A lo largo de la Sagrada Escritura, se menciona un río que fluye desde el centro de la Ciudad de Dios. Este río ya está representado en el Jardín del Edén: «Un río fluye del Edén para regar el jardín, y desde allí se divide y se convierte en cuatro brazos» (Gén 2,10). En el otro extremo de la Biblia lo encontramos una vez más: «Entonces el ángel me mostró el río de agua de vida, clara como el cristal, que salía del trono de Dios y del Cordero» (Ap 22, 1). Los Salmos cantan de este río: “Un rio con sus brazos alegra la ciudad de Dios, el santuario de la tienda del Altísimo. (Sal 46, 5).
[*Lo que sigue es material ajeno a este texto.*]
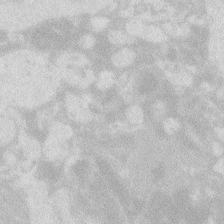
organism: Zebrafish
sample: Macrophage
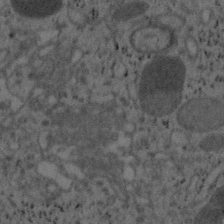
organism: Human
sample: HeLa cells
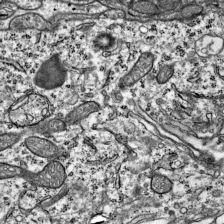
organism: Mouse
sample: Visual Cortex
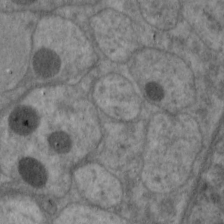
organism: C. elegans
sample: Pharynx
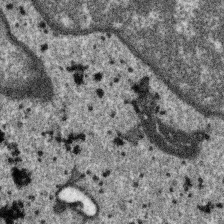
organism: Human
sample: Lung epithelial cells infected with SARS-CoV-2
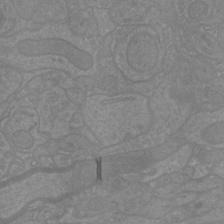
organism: Mouse
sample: Cortical neurons
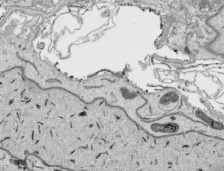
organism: Human
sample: Mitochondria in HCT116 cells
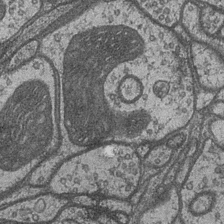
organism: Drosophila
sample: Optic medulla
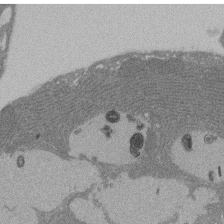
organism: Rat
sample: Salivary granule
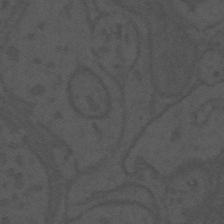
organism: Mouse
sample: Suprachiasmatic nucleus
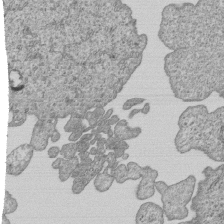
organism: Human
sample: MDA-MB-231 cells
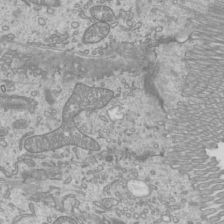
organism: Mouse
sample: Cilia; mouse epididymis
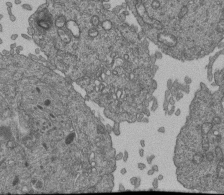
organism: Human
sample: Retinal organoid Rod and Cone cells
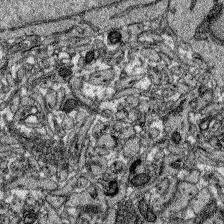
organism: Zebrafish
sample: Larval olfactory bulb
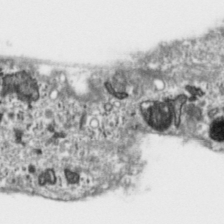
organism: Toxoplasma gondii
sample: Parasites in a vacuole inside a host cell
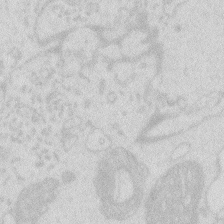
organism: Zebrafish
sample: Macrophage
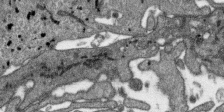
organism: Human
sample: Lung epithelial cells, uninfected (mock) control
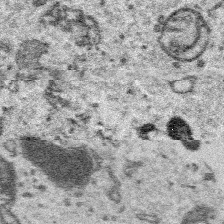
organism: Platynereis dumerilii
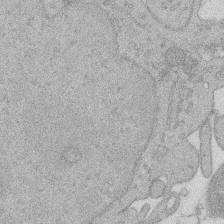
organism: Rat
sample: Salivary granule
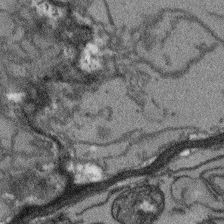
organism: Arabidopsis thaliana
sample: Root tip
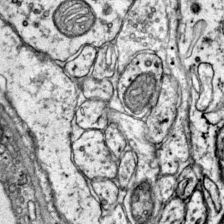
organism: Mouse
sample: Primary visual cortex
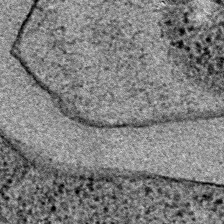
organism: E. coli
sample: E. Coli Bacteria
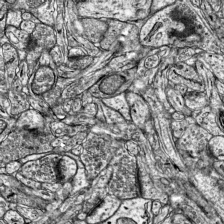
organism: Mouse
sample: Visual Cortex
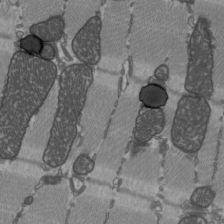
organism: C57BL Mouse
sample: Heart
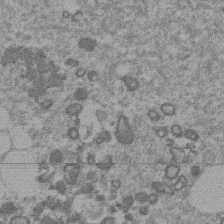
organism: Mouse
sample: Dividing mouse embryo 1 cell stage
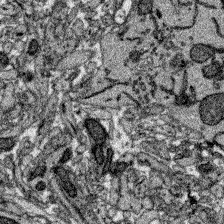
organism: Zebrafish
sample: Larval olfactory bulb
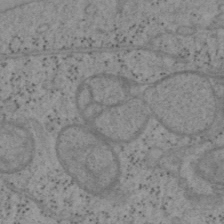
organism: Human
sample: HeLa cells
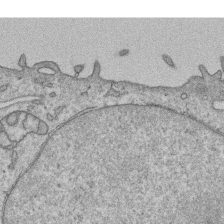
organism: Human
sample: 1205lu cells
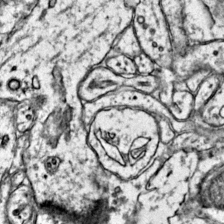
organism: Mouse
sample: Primary visual cortex
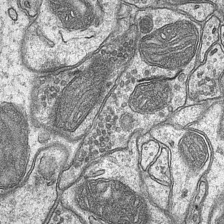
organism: Mouse
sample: CA1 Hippocampus
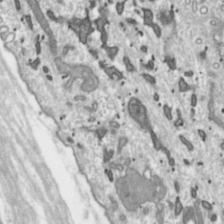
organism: Toxoplasma gondii
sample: Parasites in a vacuole inside a host cell
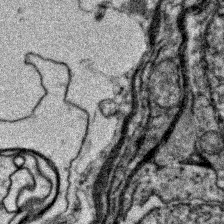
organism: Zebrafish
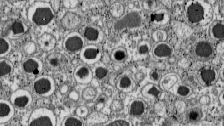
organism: C57BL Mouse
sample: Pancreatic islet
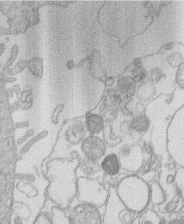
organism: Human
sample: Macrophage cells
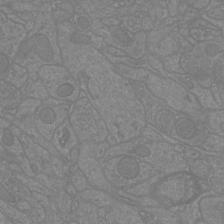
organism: Mouse
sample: Cortical neurons
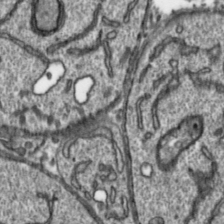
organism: Toxoplasma gondii
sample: Parasites in a vacuole inside a host cell
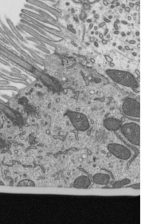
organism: Mouse
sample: Mouse epididymis efferent ductule cilia
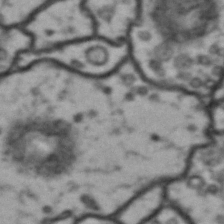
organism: Drosophila
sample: Brain
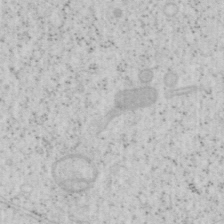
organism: Human
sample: HeLa cells
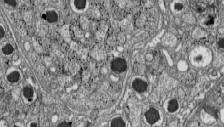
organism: C57BL Mouse
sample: Pancreatic islet
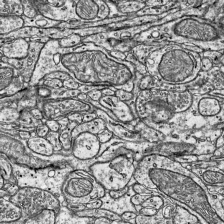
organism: Mouse
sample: Visual Cortex
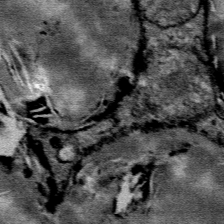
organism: Mouse
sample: Mouse Salivary gland
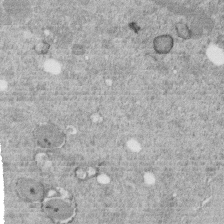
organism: C. elegans
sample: C. elegans embryo early stage
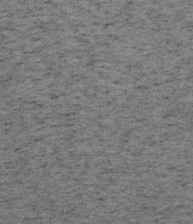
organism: Mouse
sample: OT-I killer T cells with ID8 ovarian cancer cells
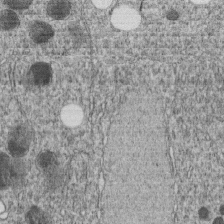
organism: C. elegans
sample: C. elegans embryo early stage
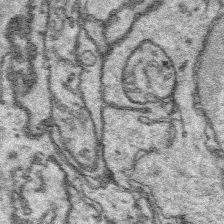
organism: Platynereis dumerilii
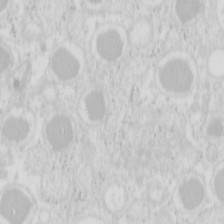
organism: Mouse
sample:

El profeta Ezequiel también tuvo una visión, en la que veía que una corriente salía del lado del Templo y fluía para regar la tierra. Este río da vida y salud a las plantas y animales con los que entra en contacto. “Y todos los vivientes que nadan en las aguas, por donde quiera que entren estos dos ríos vivirán; y el pescado será allí abundantísimo, porque al llegar estas aguas, las aguas del mar se sanearán y tendrán vida hasta donde llegue el rio. Junto a sus orillas estarán los pescadores y desde Engadi hasta en Eglaim será un tendedero de redes, y por sus especies será el pescado tan numeroso como los del mar grande. Sus charcas y sus lagunas no se sanearán, serán dejadas para salinas. En las riberas del rio al uno y al otro lado se alzarán árboles frutales de toda especie, cuyas hojas no caerán y cuyo fruto no faltará, todos los meses madurarán sus frutos, por salir sus aguas del santuario ; y serán comestibles, y sus hojas medicinales” (Ez 47, 9-12) .
Tanto la Escritura como la Tradición hablan constantemente del Paraíso, el Templo en Jerusalén y el cielo como señalando el estado de los hombres y los ángeles que viven juntos en comunión con Dios. Por esta razón, es seguro asumir que la imagen del río que se menciona en estos diversos pasajes se refiere a una misma realidad.
De estos pasajes de la Sagrada Escritura, el significado de la observación aparentemente incidental de San Juan sale a la luz: “Uno de los soldados atravesó el costado de Jesús con una lanza; e inmediatamente salió sangre y agua” (Jn 19,34). San Juan había identificado previamente el cuerpo de Cristo como el Templo (cf. Jn 2,21). Aquí, entonces, identifica la corriente que da alegría a la Ciudad de Dios y que fluye desde el trono de Dios y el Cordero, dando vida al mundo entero, como la corriente de la gracia divina que fluye desde el Corazón de Jesús abierto para nosotros por su sacrificio en la cruz. La única corriente que fluye del costado de Cristo es un río que santifica la creación entera, como se expresa bellamente en el verso del himno que se encuentra en la Liturgia del Viernes Santo:
Soportó los clavos, el ser escupido, el
vinagre, la lanza y la caña;
De ese sagrado Cuerpo quebrado, salen la
Sangre y el agua;
Tierra, estrellas, cielo y océano
por esa corriente se liberan de la mancha.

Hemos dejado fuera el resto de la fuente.